After such a busy flight on the 24th the aerial team had high hopes that this survey would be fruitful as well. We took off from Provincetown Airport on Tuesday morning and began our flight starting in the southern part of the bay working our way north.

All was quiet until the middle of our second track line (#14), where we found a spread out aggregation of right whales. Sightings were more difficult from the prior Saturday’s flight since they were on long dives (compared to skim feeding at the surface), so it took over 3 hours to circle approximately 40 whales in a 2.5 mile radius. They seemed to be diving deep given their surfacing intervals and mud coming off of them, which suggests that there is an adequate food layer at the bottom.

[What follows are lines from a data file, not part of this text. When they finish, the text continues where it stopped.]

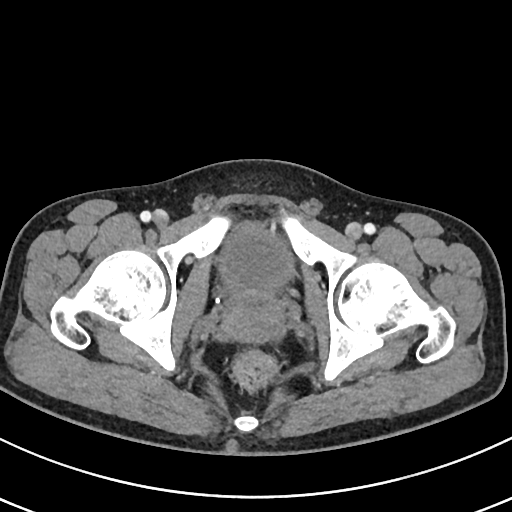 Abdominal CT · axial view · 512x512 px · 15 organs annotated in this scan (that count is for the whole scan; organs this slice misses have no box)
Coordinates as <box>x1,y1,x2,y2</box> in pixels.
Organ bounding boxes:
- bladder: <box>217,223,296,292</box>
- prostate/uterus: <box>228,288,277,328</box>
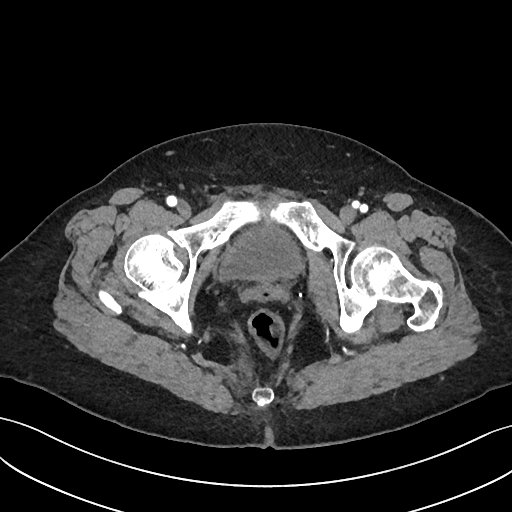

CT, abdomen/pelvis — Axial slice 17/276 — soft-tissue window — scan has 15 labeled organs (a whole-scan count: organs this slice does not pass through have no box)
{"organs":{"bladder":[221,227,302,280]}}
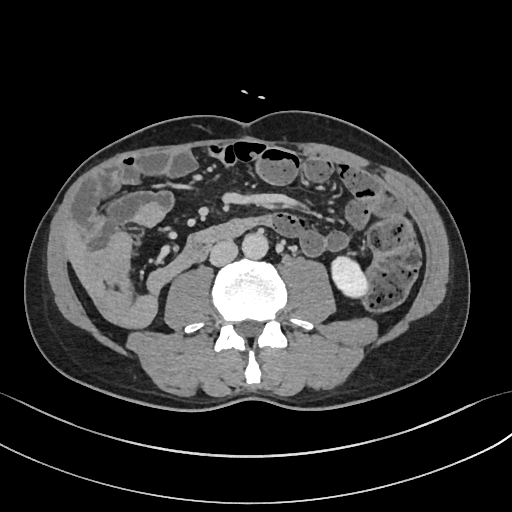

CT, abdomen/pelvis; Axial slice 127/230; 512x512 px
Boxes: x1 y1 x2 y2 (pixel coords, space-separated). Labeled organs on this slice: left kidney at 331 256 367 297, aorta at 242 232 268 259, inferior vena cava at 210 240 238 266.

Other than diving whales we did get to document a couple of low energy surface active groups (SAGs). One group included an adult female EgNo 3420 “Platypus” with an adult male EgNo 2740. Both were rolling at the surface and had their bellies up (ventral side visible) at different points of the sighting. Stroking was also observed. Platypus was born in 2004 to EgNo 2460 “Monarch.” Although she was brought to Cape Cod Bay as a calf she didn’t start coming here on her own until 2008, and since then has made intermittent appearances in the bay. EgNo 2740 was born in 1997 to EgNo 1240 “Baldy”, and is a common whale we see having come here 11 out of 21 years. The other SAG consisted of two females: EgNo 3546 “Halo” and EgNo 2791. Though SAGs likely play a role in mating, single-sex SAGs are not uncommon so there may be many reasons for them including practice and play.

We’re still in the midst of matching the 30 photographed right whales, and so far there is at least one new individual for the season: EgNo 3617 “Salem.” From the NEAq catalog we know that he is an adult male born in 2006, to EgNo 1817 “Silt.” Salem’s first sighting in Cape Cod Bay was when he was a yearling in 2007, and since then has been seen here every year since with the exception of 2013! His mother Silt is a frequent visitor as well, and has been seen by CCS every year since 2010, with the exception of 2015. We have seen her on the prior two surveys this season, and unfortunately it appears that she has been entangled since last season with new scars on her fluke and peduncle.

Weather is looking pretty bad this weekend so our next flight will likely be next week. At that point it’ll be the month of March, when in recent years our sightings have picked up and the prospect of seeing calves is greater. Though no right whale calves have been seen in the southeast yet we are still holding out hope that some were born and will be brought into the bay by their mothers soon.